WHAT IS EXPECTED:
Copy the data below exactly, omitting any picture it contains.

___

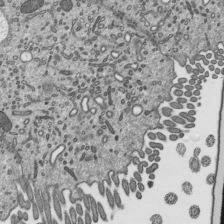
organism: Mouse
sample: Mouse epididymis efferent ductule cilia
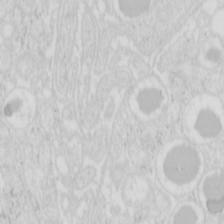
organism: Mouse
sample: Pancreas
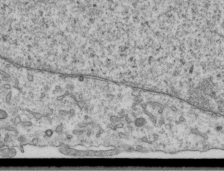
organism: Human
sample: Centriole in RPE cells
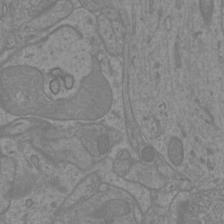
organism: Mouse
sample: Cortical neurons
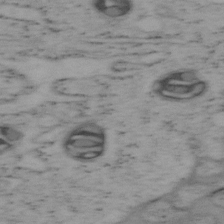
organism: Mouse
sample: OT-I killer T cells with ID8 ovarian cancer cells
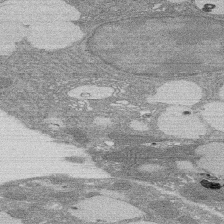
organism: Rat
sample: Salivary granule
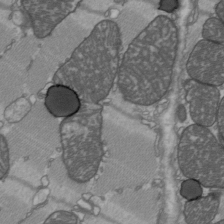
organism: C57BL Mouse
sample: Heart
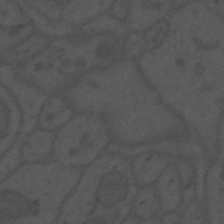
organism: Mouse
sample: Suprachiasmatic nucleus
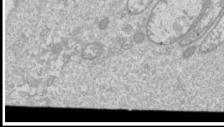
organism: Drosophila
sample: Cell division; meiosis; drosophila spermatocytes
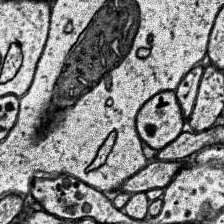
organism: Human
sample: Temporal Lobe
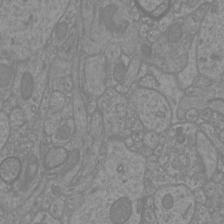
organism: Mouse
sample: Cortical neurons
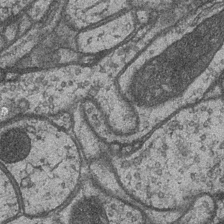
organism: Drosophila
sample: Optic medulla
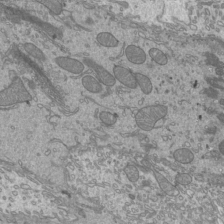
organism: Mouse
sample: Cilia; mouse epididymis
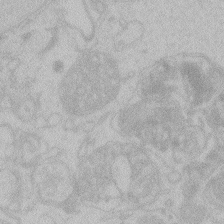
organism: Zebrafish
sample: Macrophage infected with Toxoplasma gondii
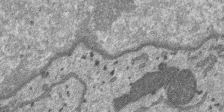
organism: Human
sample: Lung epithelial cells infected with SARS-CoV-2
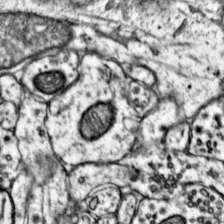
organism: Mouse
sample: Primary visual cortex
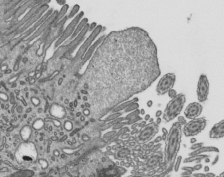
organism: Mouse
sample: Mouse epididymis efferent ductule cilia
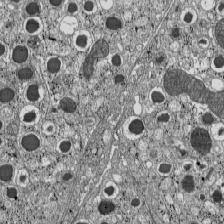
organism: C57BL Mouse
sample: Pancreatic islet
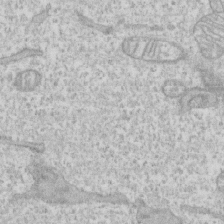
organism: Human
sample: CRL-1474
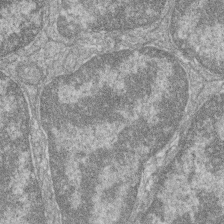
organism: Zebrafish
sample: Cilia; retinal pigment epithelium
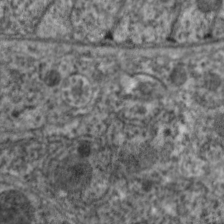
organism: C. elegans
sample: Pharynx
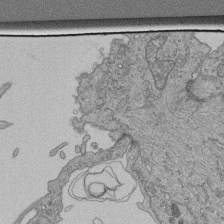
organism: Human
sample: Retinal organoid Rod and Cone cells
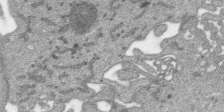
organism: Human
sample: Lung epithelial cells infected with SARS-CoV-2
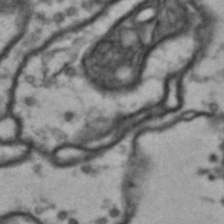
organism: Drosophila
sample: Brain
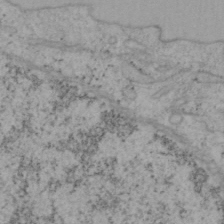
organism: Human
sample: HeLa cells
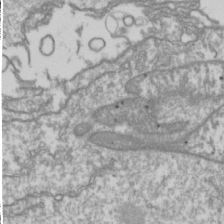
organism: Drosophila
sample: Cell division; meiosis; drosophila spermatocytes
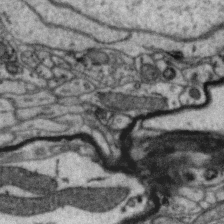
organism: Zebra finch
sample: Brain
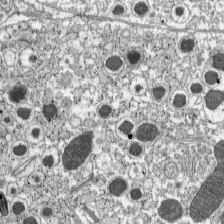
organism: C57BL Mouse
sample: Pancreatic islet
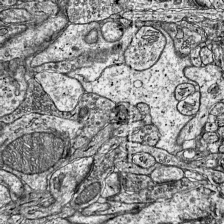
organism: Mouse
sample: Visual Cortex
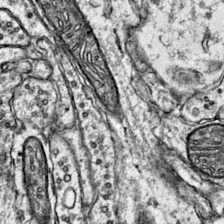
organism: Mouse
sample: Primary visual cortex
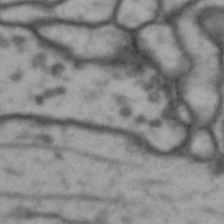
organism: Drosophila
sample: Brain
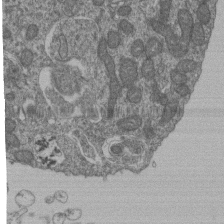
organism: Human
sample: Retinal organoid Rod and Cone cells
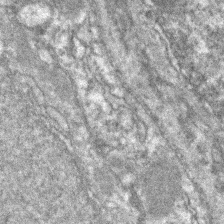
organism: Zebrafish
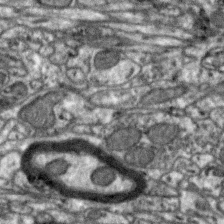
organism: Zebra finch
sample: Brain
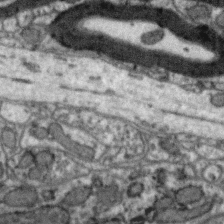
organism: Zebra finch
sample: Brain
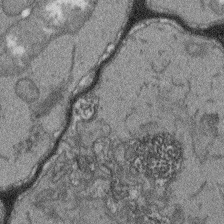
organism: Arabidopsis thaliana
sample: Root tip
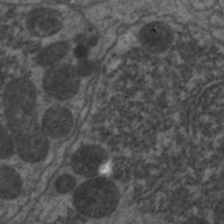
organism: C. elegans
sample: Pharynx
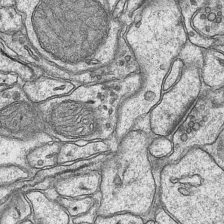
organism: Mouse
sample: CA1 Hippocampus
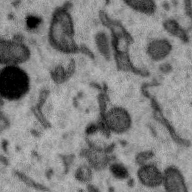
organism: Zebra finch
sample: Brain
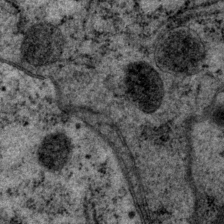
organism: P. pacificus
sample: Pharynx
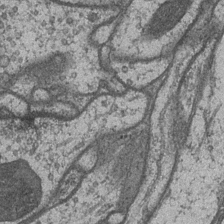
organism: Drosophila
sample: Optic medulla
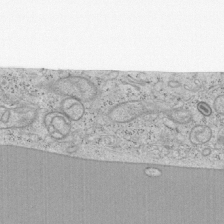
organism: Human
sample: HeLa cells
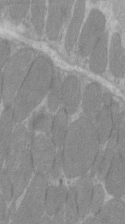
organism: C57BL Mouse
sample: Tibialis anterior muscle cell
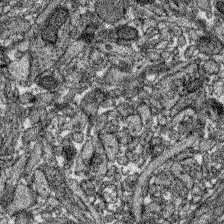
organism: Zebrafish
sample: Larval olfactory bulb
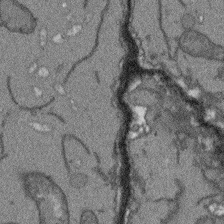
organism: Arabidopsis thaliana
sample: Root tip
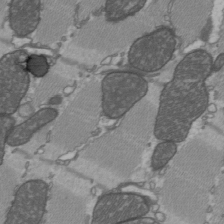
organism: C57BL Mouse
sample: Heart
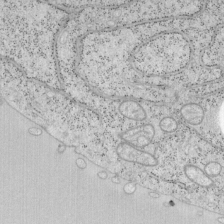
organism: Mouse
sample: OT-I killer T cells with ID8 ovarian cancer cells
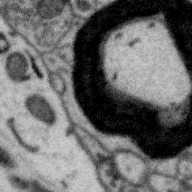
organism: Zebra finch
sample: Brain
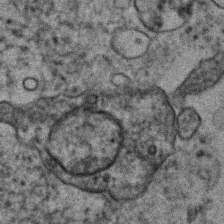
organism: Human
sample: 1205lu cells
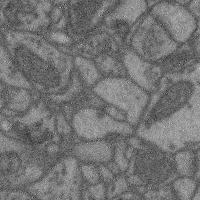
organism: Mouse
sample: Cerebral cortex
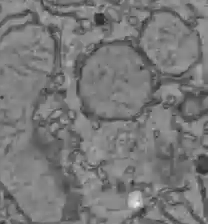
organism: C57BL Mouse
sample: Liver
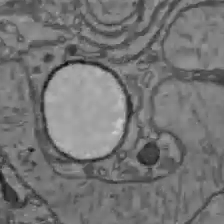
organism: C57BL Mouse
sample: Liver
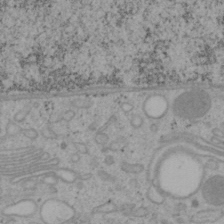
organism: Human
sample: HeLa cells
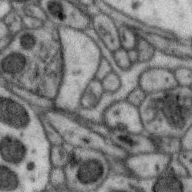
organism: Zebra finch
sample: Brain
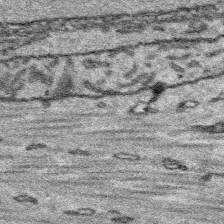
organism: Platynereis dumerilii
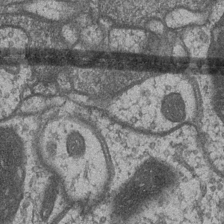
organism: Drosophila
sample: Optic medulla
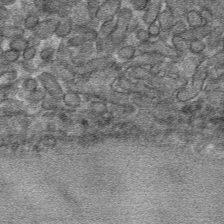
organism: Mouse
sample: Mouse hepatocytes
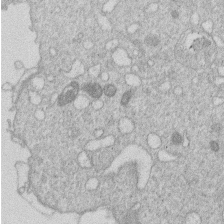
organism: Human
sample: Macrophage cells
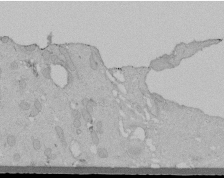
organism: Human
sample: Melanocyte Keratinocyte synapse skin construct
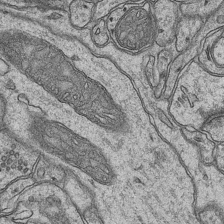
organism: Mouse
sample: CA1 Hippocampus
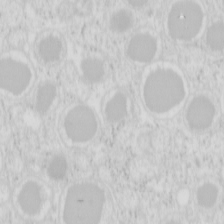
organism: Mouse
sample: Pancreas
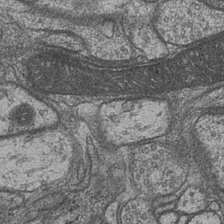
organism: Drosophila
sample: Optic medulla
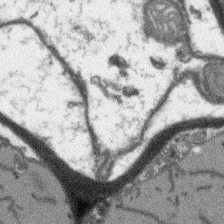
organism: Arabidopsis thaliana
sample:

___

EXERCISE RESPONSE:
organism: Mouse
sample: Mouse epididymis efferent ductule cilia
organism: Mouse
sample: Pancreas
organism: Human
sample: Centriole in RPE cells
organism: Mouse
sample: Cortical neurons
organism: Mouse
sample: OT-I killer T cells with ID8 ovarian cancer cells
organism: Rat
sample: Salivary granule
organism: C57BL Mouse
sample: Heart
organism: Mouse
sample: Suprachiasmatic nucleus
organism: Drosophila
sample: Cell division; meiosis; drosophila spermatocytes
organism: Human
sample: Temporal Lobe
organism: Mouse
sample: Cortical neurons
organism: Drosophila
sample: Optic medulla
organism: Mouse
sample: Cilia; mouse epididymis
organism: Zebrafish
sample: Macrophage infected with Toxoplasma gondii
organism: Human
sample: Lung epithelial cells infected with SARS-CoV-2
organism: Mouse
sample: Primary visual cortex
organism: Mouse
sample: Mouse epididymis efferent ductule cilia
organism: C57BL Mouse
sample: Pancreatic islet
organism: Human
sample: CRL-1474
organism: Zebrafish
sample: Cilia; retinal pigment epithelium
organism: C. elegans
sample: Pharynx
organism: Human
sample: Retinal organoid Rod and Cone cells
organism: Human
sample: Lung epithelial cells infected with SARS-CoV-2
organism: Drosophila
sample: Brain
organism: Human
sample: HeLa cells
organism: Drosophila
sample: Cell division; meiosis; drosophila spermatocytes
organism: Zebra finch
sample: Brain
organism: C57BL Mouse
sample: Pancreatic islet
organism: Mouse
sample: Visual Cortex
organism: Mouse
sample: Primary visual cortex
organism: Drosophila
sample: Brain
organism: Human
sample: Retinal organoid Rod and Cone cells
organism: Zebrafish
organism: Zebra finch
sample: Brain
organism: Zebra finch
sample: Brain
organism: Arabidopsis thaliana
sample: Root tip
organism: C. elegans
sample: Pharynx
organism: Mouse
sample: CA1 Hippocampus
organism: Zebra finch
sample: Brain
organism: P. pacificus
sample: Pharynx
organism: Drosophila
sample: Optic medulla
organism: Human
sample: HeLa cells
organism: C57BL Mouse
sample: Tibialis anterior muscle cell
organism: Zebrafish
sample: Larval olfactory bulb
organism: Arabidopsis thaliana
sample: Root tip
organism: C57BL Mouse
sample: Heart
organism: Mouse
sample: OT-I killer T cells with ID8 ovarian cancer cells
organism: Zebra finch
sample: Brain
organism: Human
sample: 1205lu cells
organism: Mouse
sample: Cerebral cortex
organism: C57BL Mouse
sample: Liver
organism: C57BL Mouse
sample: Liver
organism: Human
sample: HeLa cells
organism: Zebra finch
sample: Brain
organism: Platynereis dumerilii
organism: Drosophila
sample: Optic medulla
organism: Mouse
sample: Mouse hepatocytes
organism: Human
sample: Macrophage cells
organism: Human
sample: Melanocyte Keratinocyte synapse skin construct
organism: Mouse
sample: CA1 Hippocampus
organism: Mouse
sample: Pancreas
organism: Drosophila
sample: Optic medulla
organism: Arabidopsis thaliana
sample:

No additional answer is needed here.